N. O. - Selon vous, Sarkozy n’a donc fait que de l’affichage pour raison électorale...

P. Weil. - C’est clair à partir des chiffres. La droite depuis 2002 a fait plus d’immigration légale (titres de séjour accordés notamment au nom du regroupement familial) que la gauche et moins d’immigration de travail. Difficile à vendre à l’électorat de Le Pen ou de Villiers, qui ne veulent pas d’immigration en général et d’immigration familiale en particulier. Pour camoufler ce résultat, le ministre de l’Intérieur décide une loi qui fait exploser l’immigration irrégulière.

N. O. - Nos voisins européens connaissent-ils les mêmes problèmes ?
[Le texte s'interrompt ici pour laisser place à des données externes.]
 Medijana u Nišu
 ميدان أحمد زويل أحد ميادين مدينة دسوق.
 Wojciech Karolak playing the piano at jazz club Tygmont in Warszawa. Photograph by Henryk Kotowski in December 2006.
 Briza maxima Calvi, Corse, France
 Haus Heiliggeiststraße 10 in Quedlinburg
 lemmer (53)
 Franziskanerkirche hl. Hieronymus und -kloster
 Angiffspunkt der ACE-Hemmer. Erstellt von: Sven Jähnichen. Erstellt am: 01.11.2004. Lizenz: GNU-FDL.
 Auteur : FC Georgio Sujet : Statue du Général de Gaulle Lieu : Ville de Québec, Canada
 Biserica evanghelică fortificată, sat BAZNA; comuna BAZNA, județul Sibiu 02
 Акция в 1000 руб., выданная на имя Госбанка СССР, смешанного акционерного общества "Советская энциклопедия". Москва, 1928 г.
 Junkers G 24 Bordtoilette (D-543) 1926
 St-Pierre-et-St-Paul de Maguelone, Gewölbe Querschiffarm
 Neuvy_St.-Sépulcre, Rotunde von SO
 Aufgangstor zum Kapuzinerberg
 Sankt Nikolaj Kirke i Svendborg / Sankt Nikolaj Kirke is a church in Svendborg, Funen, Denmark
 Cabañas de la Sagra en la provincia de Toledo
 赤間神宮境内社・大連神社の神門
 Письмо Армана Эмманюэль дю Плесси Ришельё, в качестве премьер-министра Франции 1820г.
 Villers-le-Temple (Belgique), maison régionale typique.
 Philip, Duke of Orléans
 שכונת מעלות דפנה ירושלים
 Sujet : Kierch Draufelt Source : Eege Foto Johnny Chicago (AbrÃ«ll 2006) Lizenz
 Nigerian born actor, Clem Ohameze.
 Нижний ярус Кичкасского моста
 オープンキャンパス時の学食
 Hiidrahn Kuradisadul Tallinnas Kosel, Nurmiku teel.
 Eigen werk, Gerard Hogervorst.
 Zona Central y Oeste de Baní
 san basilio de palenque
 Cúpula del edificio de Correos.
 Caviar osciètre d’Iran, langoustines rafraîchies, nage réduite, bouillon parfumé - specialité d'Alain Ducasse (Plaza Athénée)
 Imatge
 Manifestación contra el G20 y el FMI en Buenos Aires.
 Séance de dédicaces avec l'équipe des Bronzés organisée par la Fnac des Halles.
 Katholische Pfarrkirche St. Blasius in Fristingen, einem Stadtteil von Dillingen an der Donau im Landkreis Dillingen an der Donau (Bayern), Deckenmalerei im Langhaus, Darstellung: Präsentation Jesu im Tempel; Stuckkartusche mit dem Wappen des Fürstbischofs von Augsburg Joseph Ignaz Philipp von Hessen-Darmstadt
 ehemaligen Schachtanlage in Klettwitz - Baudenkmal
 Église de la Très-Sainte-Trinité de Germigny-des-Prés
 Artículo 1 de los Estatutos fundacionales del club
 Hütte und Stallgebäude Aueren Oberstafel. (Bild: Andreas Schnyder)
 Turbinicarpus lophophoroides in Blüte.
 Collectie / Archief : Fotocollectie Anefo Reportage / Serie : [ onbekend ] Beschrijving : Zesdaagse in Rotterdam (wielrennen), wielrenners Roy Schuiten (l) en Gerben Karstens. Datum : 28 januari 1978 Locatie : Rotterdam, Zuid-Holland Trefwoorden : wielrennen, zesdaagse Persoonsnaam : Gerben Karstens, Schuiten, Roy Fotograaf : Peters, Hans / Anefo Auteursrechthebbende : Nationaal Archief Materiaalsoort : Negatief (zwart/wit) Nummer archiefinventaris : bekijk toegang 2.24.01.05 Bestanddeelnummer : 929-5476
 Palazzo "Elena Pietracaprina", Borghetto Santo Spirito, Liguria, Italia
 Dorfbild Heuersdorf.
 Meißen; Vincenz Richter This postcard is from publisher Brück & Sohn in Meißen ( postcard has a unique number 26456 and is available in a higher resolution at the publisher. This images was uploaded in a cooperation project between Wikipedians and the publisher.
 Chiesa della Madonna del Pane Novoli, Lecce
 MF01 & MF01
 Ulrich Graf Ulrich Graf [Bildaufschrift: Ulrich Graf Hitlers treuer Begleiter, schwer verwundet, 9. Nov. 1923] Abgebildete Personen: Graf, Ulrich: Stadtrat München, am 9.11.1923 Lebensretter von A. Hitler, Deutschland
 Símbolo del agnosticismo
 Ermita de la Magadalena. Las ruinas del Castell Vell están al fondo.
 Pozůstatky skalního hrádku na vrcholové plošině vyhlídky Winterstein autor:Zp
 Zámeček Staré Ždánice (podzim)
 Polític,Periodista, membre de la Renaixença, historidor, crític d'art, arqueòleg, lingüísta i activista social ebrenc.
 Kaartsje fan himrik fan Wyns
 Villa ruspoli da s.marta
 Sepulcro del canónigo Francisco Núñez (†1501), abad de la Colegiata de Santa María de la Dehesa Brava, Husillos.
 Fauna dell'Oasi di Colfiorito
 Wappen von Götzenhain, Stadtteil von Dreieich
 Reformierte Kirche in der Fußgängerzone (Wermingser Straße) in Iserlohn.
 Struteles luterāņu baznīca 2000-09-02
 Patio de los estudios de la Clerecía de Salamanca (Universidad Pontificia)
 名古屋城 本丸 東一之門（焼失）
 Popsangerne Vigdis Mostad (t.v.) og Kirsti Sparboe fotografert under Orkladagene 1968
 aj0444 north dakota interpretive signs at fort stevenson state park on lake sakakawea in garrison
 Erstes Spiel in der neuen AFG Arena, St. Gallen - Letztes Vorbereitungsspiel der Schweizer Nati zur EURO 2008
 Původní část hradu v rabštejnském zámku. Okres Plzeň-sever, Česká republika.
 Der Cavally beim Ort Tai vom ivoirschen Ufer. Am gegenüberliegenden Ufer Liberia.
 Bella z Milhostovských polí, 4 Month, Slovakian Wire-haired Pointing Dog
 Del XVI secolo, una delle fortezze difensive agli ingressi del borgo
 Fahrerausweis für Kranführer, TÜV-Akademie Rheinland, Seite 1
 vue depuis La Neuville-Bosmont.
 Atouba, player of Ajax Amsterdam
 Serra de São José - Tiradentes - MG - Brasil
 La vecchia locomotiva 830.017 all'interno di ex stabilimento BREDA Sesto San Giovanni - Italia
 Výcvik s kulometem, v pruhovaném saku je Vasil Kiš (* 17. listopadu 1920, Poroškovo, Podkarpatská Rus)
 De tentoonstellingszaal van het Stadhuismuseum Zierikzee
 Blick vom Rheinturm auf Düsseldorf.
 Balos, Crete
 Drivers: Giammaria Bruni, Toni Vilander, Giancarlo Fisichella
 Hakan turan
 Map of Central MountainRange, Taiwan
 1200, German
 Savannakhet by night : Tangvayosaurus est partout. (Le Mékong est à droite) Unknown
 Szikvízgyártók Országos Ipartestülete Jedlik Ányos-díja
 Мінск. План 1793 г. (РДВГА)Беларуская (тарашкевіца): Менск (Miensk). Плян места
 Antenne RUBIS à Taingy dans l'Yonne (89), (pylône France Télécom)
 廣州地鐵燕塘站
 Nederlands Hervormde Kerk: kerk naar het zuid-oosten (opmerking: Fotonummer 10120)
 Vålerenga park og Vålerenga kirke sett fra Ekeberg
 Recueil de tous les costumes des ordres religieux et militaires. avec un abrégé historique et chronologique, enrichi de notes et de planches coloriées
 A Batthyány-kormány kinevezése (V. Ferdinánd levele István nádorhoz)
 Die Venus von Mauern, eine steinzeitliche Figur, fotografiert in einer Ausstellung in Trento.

P. Weil. - Les situations sont explosives en Italie ou en Espagne, ou aux Etats-Unis qui ont adopté le système des quotas. Ce système génère en effet un maximum d’étrangers en situation irrégulière. Car les gouvernements annoncent au monde entier leur objectif - un chiffre de délivrance de cartes de séjour - pour l’année, par exemple 80 000, et ce sont 800 000 personnes qui débarquent. Ainsi aux Etats-Unis, il y a environ 12 à 13 millions d’étrangers en situation irrégulière. En Espagne ou en Italie, entre 500 000 et 1 million de personnes ont été régularisées au cours des dernières années. En France, le nombre de régularisations (au cas par cas selon les critères de loi de 1998 - parents d’enfants français, présence pendant dix ans sur le territoire...) varie entre 25 000 et 30 000 régularisations par an. S’il y avait les quotas qui tentent encore M. Sarkozy, ce chiffre pourrait être multiplié par dix ou vingt comme en Italie.

N. O. - La régularisation des enfants scolarisés constituerait selon certains un appel d’air, une faille dans laquelle s’engouffreraient des milliers de candidats à l’émigration. Qu’en pensez-vous ?

P. Weil. - C’est un fantasme. La plupart des personnes en séjour irrégulier viennent en France avec un visa de tourisme qu’ils prolongent. Le problème se situe largement en amont. Il est vrai qu’il y a une faille au départ du dispositif de contrôle. Les moyens des consulats qui délivrent les visas devraient être renforcés. Il faut par ailleurs lutter plus efficacement contre les filières organisées et, je l’ai dit, s’attaquer aux employeurs hors la loi.

N. O. - La scolarisation des enfants dans l’espoir qu’ils soient régularisés, eux et leurs familles, serait donc un phénomène marginal ?

P. Weil. - Si les enfants n’étaient pas scolarisés, ce qui est impossible à partir de 6 ans puisque l’école est obligatoire, où seraient-ils ? A travailler dans des ateliers clandestins ? A traîner dans la rue et éventuellement à troubler l’ordre public ? Veut-on des analphabètes, des enfants-esclaves, des délinquants ? Les mettre à l’école, c’est une mesure de sauvegarde de ces enfants, mais aussi une garantie de notre paix sociale. Une fois que les enfants sont là et installés depuis plusieurs années, il faut prendre acte de la situation et les régulariser. Je le répète : 25 000 à 30 000 régularisations par an, c’est très peu par rapport à certains de nos voisins européens. Aucune politique publique ne réussit à 100%. Et le nombre d’enfants concernés actuellement en France est infinitésimal par rapport à tous les enfants du monde, d’Afrique, d’Asie ou d’Amérique latine, qui rêvent de l’école publique française.

N. O. - La France a-t-elle les moyens d’accueillir de nouveaux étrangers ?

P. Weil. - La France reçoit un petit nombre d’immigrés par rapport à d’autres pays. Il ne faut pas créer d’affolement. C’est tout le paradoxe de l’action de Sarkozy. Deux ans après avoir fait voter une première loi de contrôle de l’immigration, il en élabore une deuxième, inutile et dangereuse, dont le seul résultat est de créer de l’affolement chez nos compatriotes et chez les étrangers. Laisser croire que nos frontières sont ouvertes, c’est faux. La France n’est pas une forteresse, mais elle n’est pas non plus une passoire.

Patrick Weil , directeur de recherche au CNRS, auteur de « la République et sa diversité. Immigration, intégration, discriminations » (Seuil).